* PROBLEM DESCRIPTION
Without including any images, repeat the data exactly.

* DATA PROVIDED
--- START ---

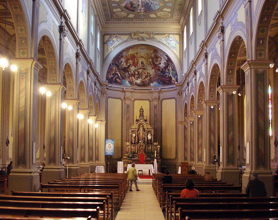 Catedral de Santa Maria, Brasil. Obras de Aldo Locatelli nas paredes e teto.
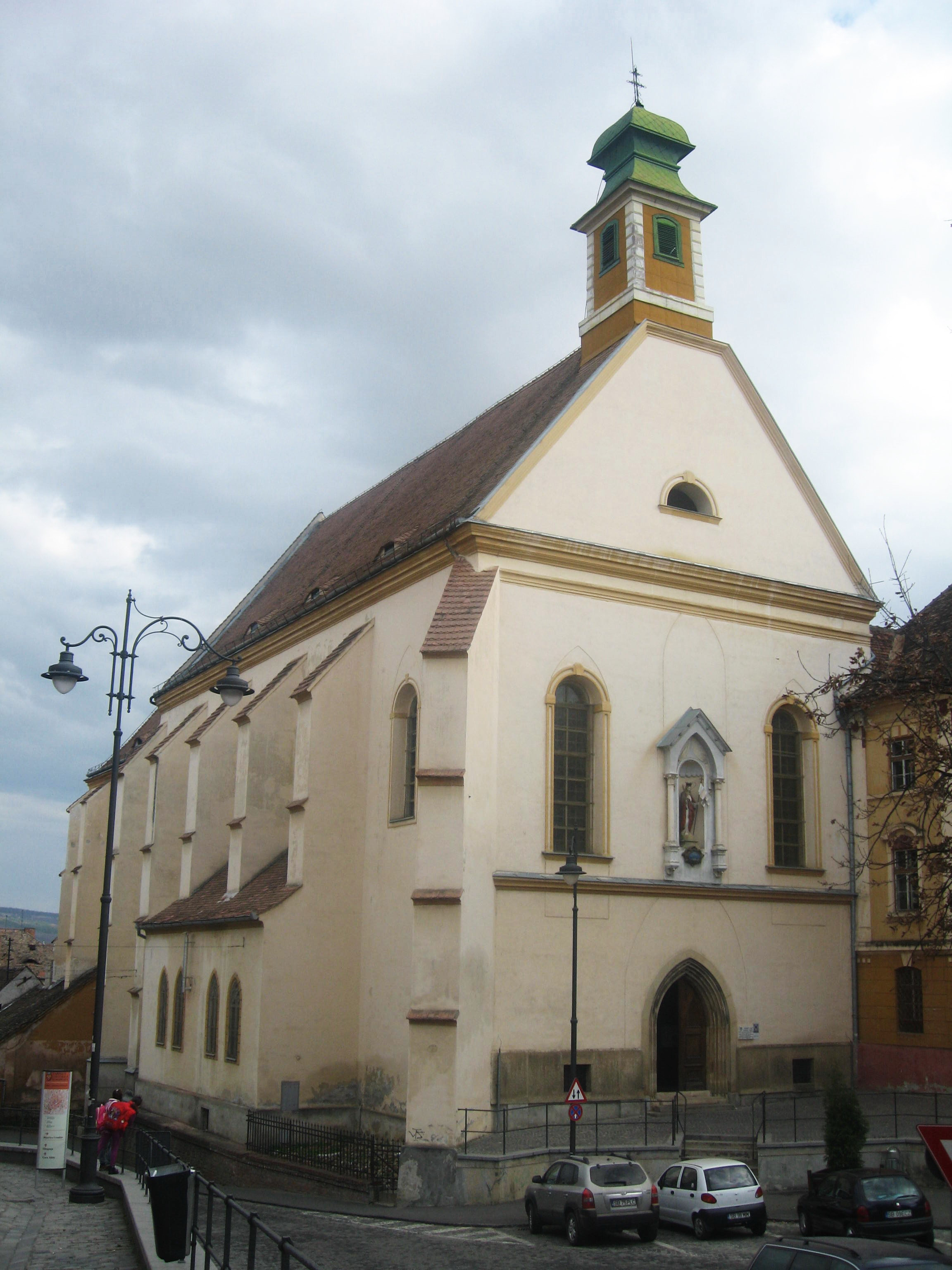 Biserica ursulinelor din Sibiu 01
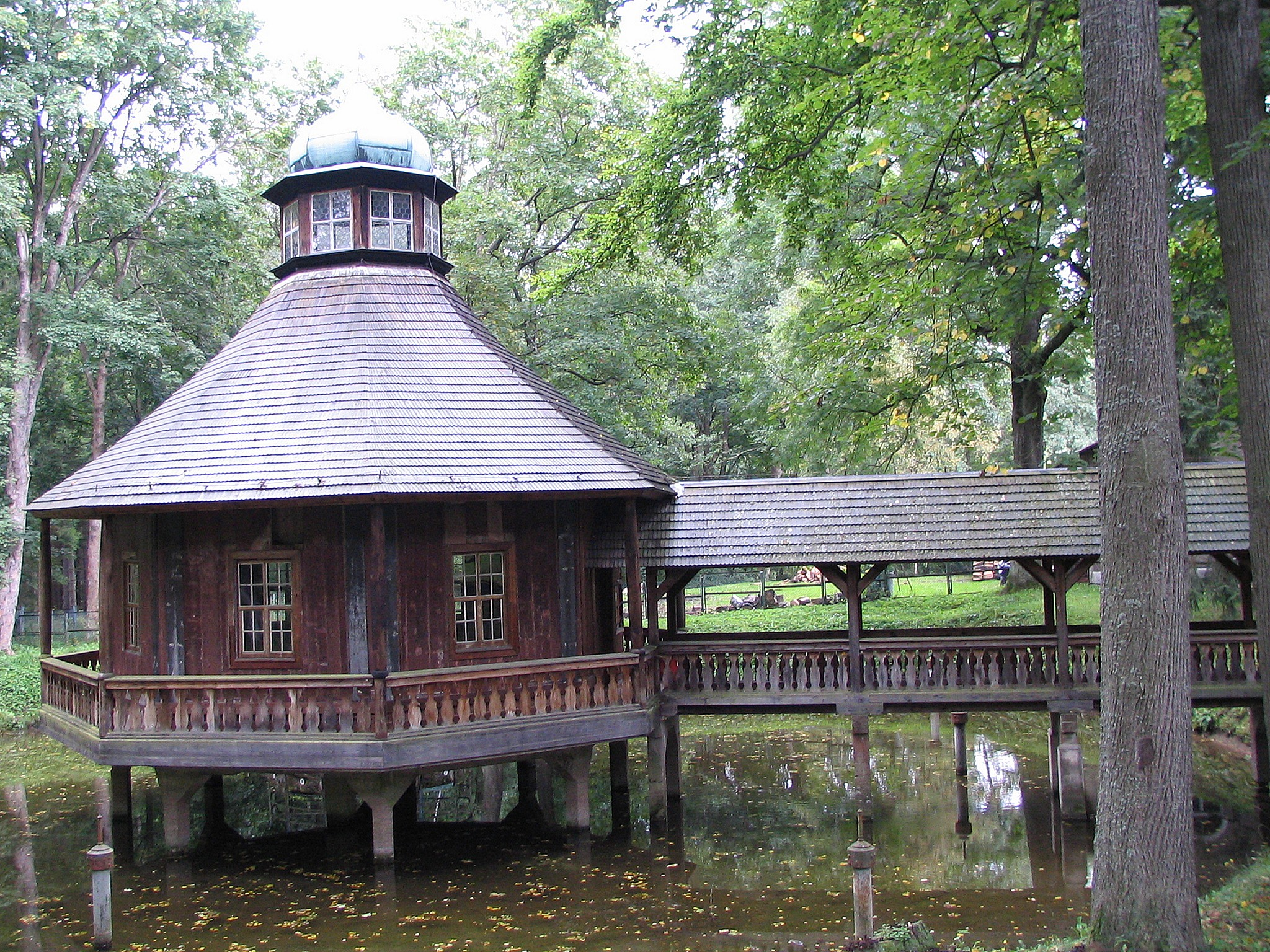 Krzeszów, pawilon opata „Na Wodzie”, drewn., 1730 09.2003.

--- END ---

* ANSWER SPACE
 Catedral de Santa Maria, Brasil. Obras de Aldo Locatelli nas paredes e teto.
 Biserica ursulinelor din Sibiu 01
 Krzeszów, pawilon opata „Na Wodzie”, drewn., 1730 09.2003.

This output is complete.